The first time
Stephen Conley flew through the plume of natural gas
hovering above
Aliso
Canyon, California, he knew the situation was bad. He
couldn’t see the methane or ethane pouring out from the old
well, but he could smell the rotten-egg odor of the
mercaptan added to natural gas to warn people of leaks. “It
was nasty,” he recalls.
And then there were the readings from his plane’s scientific
instrumentation. Conley has flown his specialized research
plane over the sites of many oil and gas leaks in the past.
In normal, leak-free air, he usually detects about 2 parts
per million (ppm) of methane. Over a leak, that might go up
to 4 or 5 ppm. But the air over California in November had
levels of 50 ppm a mile from the leak site.
“That’s when I first got this idea that, holy crap, this is
a big leak,” says Conley, an atmospheric scientist at the
University of California, Davis, and Scientific Aviation.
Now, analysis of Conley's data reveals that by the time the
leak had been plugged, just over 107,000 tons of methane and
8,000 tons of ethane had been released from Aliso Canyon.

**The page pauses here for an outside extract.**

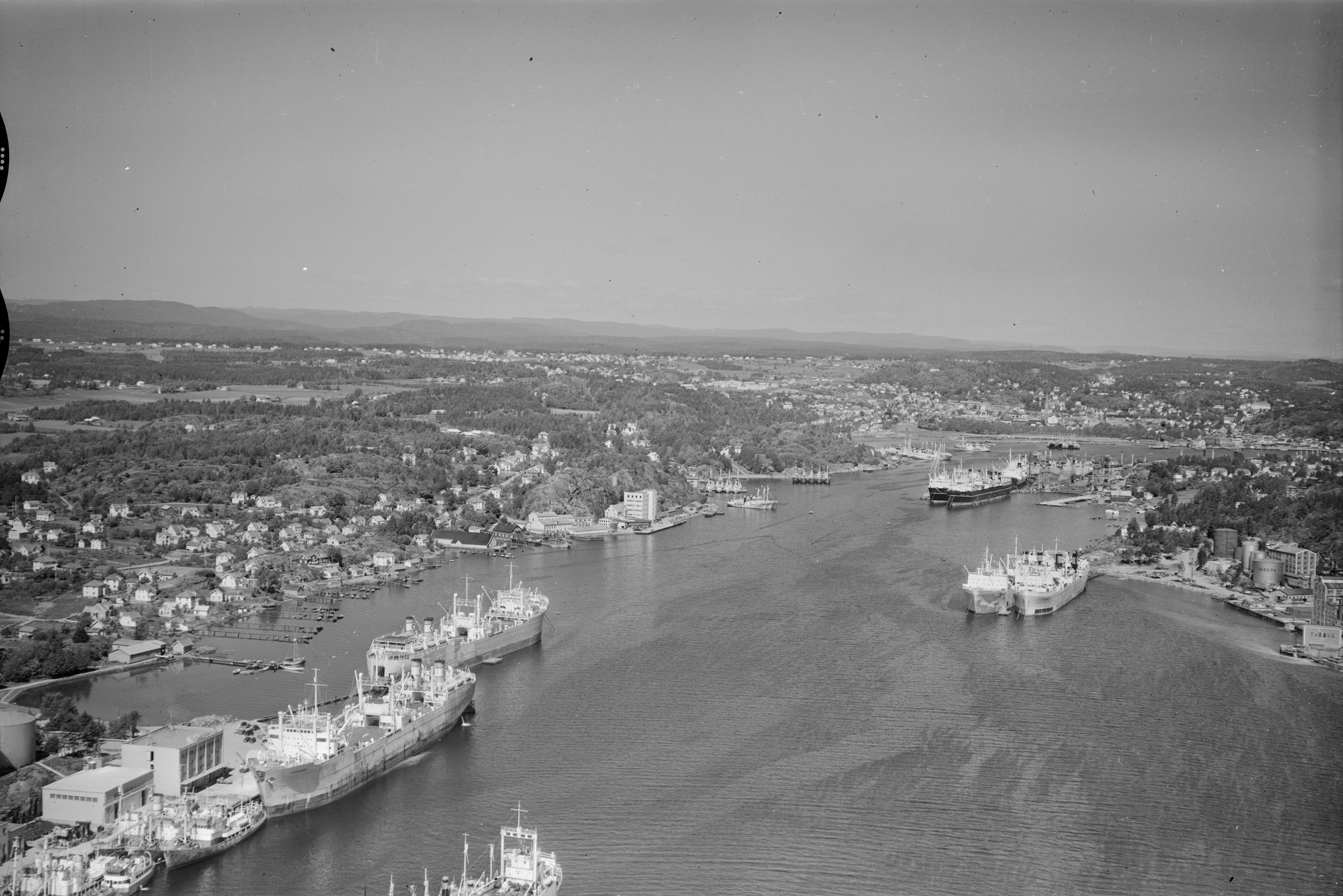 Widerøe skråfoto fra Sandefjord kommune. Til venstre hvalkokeriene Thorshøvdi (foran) og Thorshavet, til høyre Kosmos III og Kosmos IV, i bakgrunnen Norhval og Abraham Larsen. I forgrunnen ses formasten til DT Janina (eks. Anglo Norse)

That's the equivalent of the greenhouse gas emissions from
half a million cars, spewed into the air near Los Angeles
over the span of 16 weeks.
“On the scale of the control efforts that have been
put in place to minimize greenhouse gas emissions, it
rolls that back years,” says study co-author
Thomas Ryerson, a research chemist at the National
Oceanic and Atmospheric Administration.
Though methane is a powerful greenhouse gas and the
Aliso Canyon event was a “monster” emitter, the event
highlights an even bigger problem, Conley says. There
are hundreds of
natural gas storage facilities like this one around
the country, and there’s nothing in place to monitor
these facilities for leaks or respond to them quickly.
“Even if each one is leaking [a little bit], that’s a
big number,” Conley warns.
The Aliso Canyon leak came from a natural gas storage
facility that had started out its life in 1954 as an oil
well. In 1973, that well was converted into natural gas
storage, a
common practice for U.S. energy companies that need
a place to store the fuel near towns and cities.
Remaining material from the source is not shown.